Selenoproteins machinery analysis


Eukariotic elongation factor

The query corresponding to eEFsec is located in the forward strand in the scaffold SPP00001064_2.0. It is situated between the positions 13930 and 63811. This gene is composed by five exons without any selenocysteine. This agrees with the expected results as it is a machinery protein. The exons are distributed as shown below:

eEFsec E1 E2 E3 E4 E5
13930 14138 17974 18070 20773 20937 50000 50641 63734 63811

In this sequence no SECIS elements have been predicted either the protein by Seblastian.


Phosphoseryl-tRna

The query corresponding to PSTK was found in the scaffold SPP00001065_2.0 between the position 52044 and the position 50202 in the reverse strand. This gene is formed by 6 exons but no selenocysteine was found.
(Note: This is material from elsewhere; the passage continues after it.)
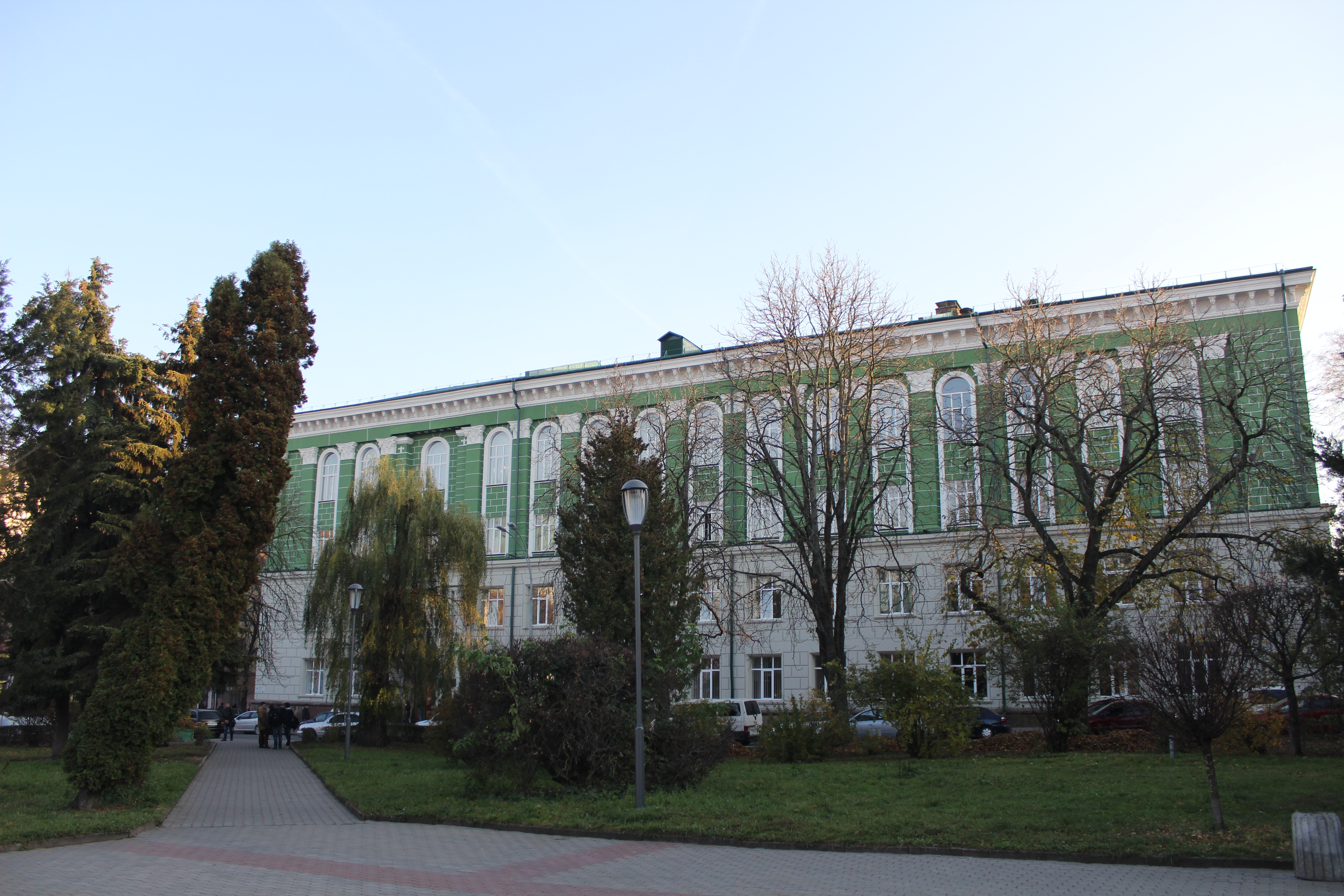 Адмінкорпус медичного університету (мур.), Тернопіль, майдан Волі, 1

The structure of the gene, analyzed with the Exonerate file, is described below:

PSTK E1 E2 E3 E4 E5 E6
52044 52223 51857 51947 51445 51673 50990 51065 50415 50508 50000 50202

No selenoprotein was predicted by Seblastian and no SECIS were found either, which agrees with the expected results since it is a machinery protein.


Selenophospate synthetase

The query corresponding to SEPHS has been found in the reverse strand in the scaffold SPP00001040_2.0. The gene contains a selenocysteine and is distributed in 8 exons, the first one starting at the position 64042 and the last one ending at the position 45797. No selenocystein has been found in the transcript.

SEPHS E1 E2 E3 E4
64042 64234 60928 61031 56613 56720 55670 55824
E5 E6 E7 E8
54807 54897 51449 51558 50002 50219 45586 45797

Even though SEBLASTIAN has not predicted any known selenoprotein in the sequence, the website predicted a SECIS element of grade B in the reverse strand of the sequence in the 3’UTR, between the position 43247 and the position 43325.


SECIS binding protein 2

This sequence is located in the scaffold SPP00001038_2.0 between the position 32018 and the position 53085 in the forward strand. This gene is formed by 16 exons but no selenocysteine was found. The structure of the gene, analyzed with the Exonerate file, is described below:

SBP2 E1 E2 E3 E4 E5
32018 32169 33270 33462 33949 34078 34515 34738 35428 35563
E6 E7 E8 E9 E10
37345 37493 38046 38204 41156 41260 43611 43776 46170 46339
E11 E12 E13 E14 E15 E16
47954 48089 48754 48895 49999 50219 50967 51121 52010 52208 53009 53085

No selenoprotein could be predicted in this sequence. Nevertheless, one SECIS grade B was found. Since the position of this SECI is 40543-40620, it is found in the middle of the protein, so we discard it. This agrees with the expected result for the reason that SBP2 is a machinery protein.


Sec synthase

This gene was found in the scaffold SPP00001042_2.0 between the position 53842 and the position 31904 in the reverse strand. This gene has 11 exons but no selenocysteines were found. The structure of the gene, analyzed with the Exonerate file, is described below:

SECS E1 E2 E3 E4 E5 E6
53842 53955 52584 52738 50245 50363 50002 50160 48962 49115 44844 44946
E7 E8 E9 E10 E11
43210 43339 42991 43082 34327 34420 33585 33675 31715 31904

No selenoproteins were predicted but one SECI was found. This SECI is grade C and it is found between the positions 5785-5870. So, as in SecS_1, we discard the SECI because is located in 5' UTR.


SECp43

This sequence is located in the scaffold SPP00001066_2.0 between the position 44931 and the position 57399 in the forward strand. This gene contains 7 exons but we can not find any selenocystein. The structure of the gene, analyzed with the Exonerate file, is described below:

SECp43 E1 E2 E3 E4 E5 E6 E7
44931 45028 45813 45912 48709 45761 50002 50133 53245 53364 54756 54933 57256 57399

No selenoproteins were found in the sequence but Seblastian found 3 different SECIs. Since two of the SECIs are located in the reverse strand, we discard them. The third SECI is found between the positions 70361-70437 and its grade is B. Its location shows that it is located in 3' UTR so we select this SECI as the most suitable one.